Upgrading Wazuh Docker

This section describes how to upgrade your Wazuh Docker deployment, starting from version 4.3. To upgrade Wazuh deployments of versions earlier than 4.3, refer to the Migrating data from Opendistro to the Wazuh indexer documentation.

To upgrade to version 4.7, you can follow one of two strategies.

  • Using default docker-compose files : This strategy uses the default docker-compose files for Wazuh 4.7. It replaces the docker-compose files of your outdated Wazuh version.

  • Keeping custom docker-compose files : This strategy preserves the docker-compose files of your outdated Wazuh deployment. It ignores the docker-compose files of the latest Wazuh version.

Using default docker-compose files

  1. Run the following command from your wazuh-docker directory, such as wazuh-docker/single-node/ or wazuh-docker/multi-node/, to stop the outdated environment:

    # docker-compose down
    
  2. Checkout the tag for the current version of wazuh-docker:

    # git checkout v4.7.3
    
  3. Start the new version of Wazuh using docker-compose:

    # docker-compose up -d
    

Keeping custom docker-compose files

In Wazuh 4.4, some paths are different to those in earlier versions.

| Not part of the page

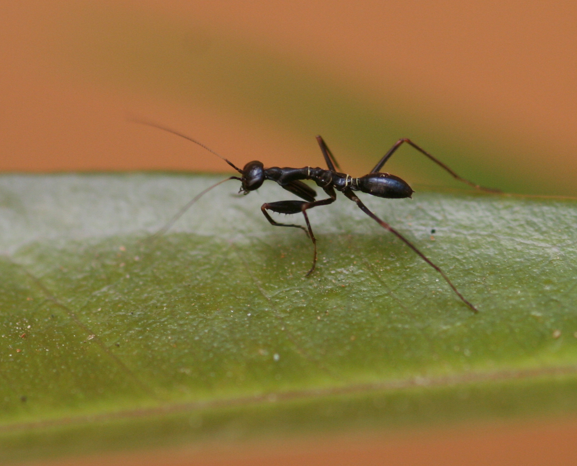 Immature mantis , Bangalore, India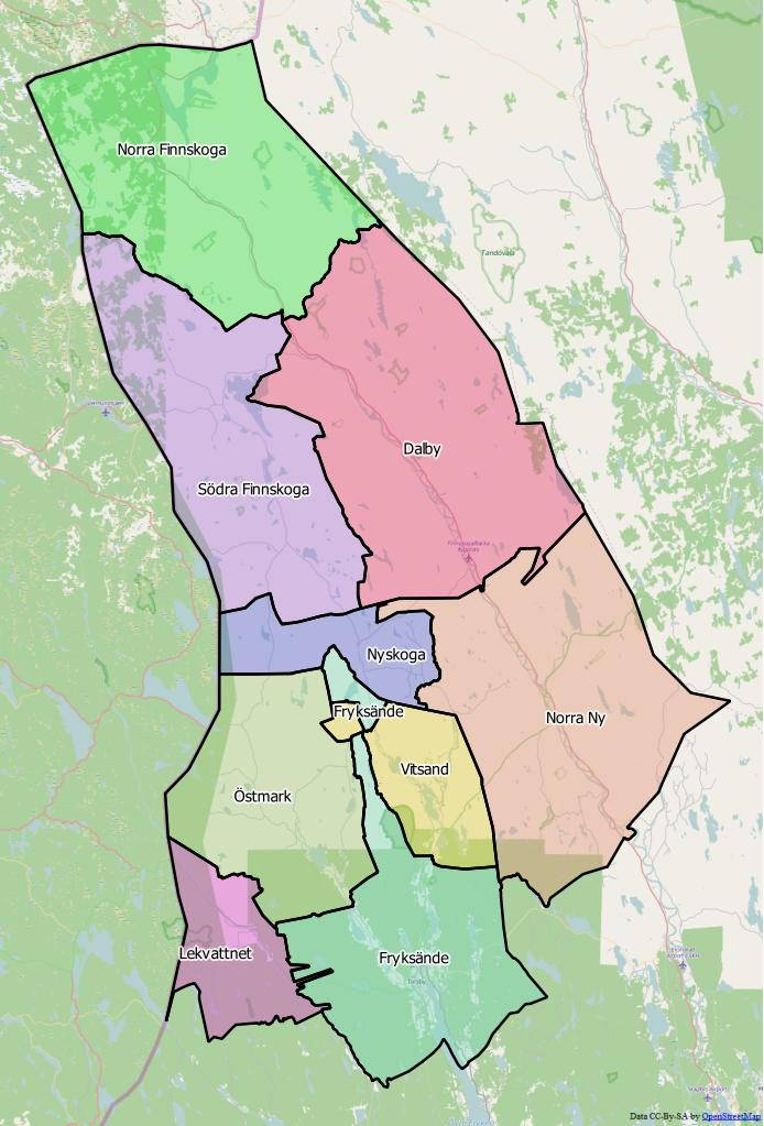 Distriktsindelningen i Torsby kommun World file: 243.30607335203174557 0 0 -243.30607335203174557 1354947.54242453700862825 8647435.7711368016898632

You have to update the old paths with the new ones.

old-path -> new-path

  • /usr/share/wazuh-dashboard/config/certs/ -> /usr/share/wazuh-dashboard/certs/

  • /usr/share/wazuh-indexer/config/certs/ -> /usr/share/wazuh-indexer/certs/

  • /usr/share/wazuh-indexer/plugins/opensearch-security/securityconfig/ -> /usr/share/wazuh-indexer/opensearch-security/

To upgrade your deployment keeping your custom docker-compose files, do the following.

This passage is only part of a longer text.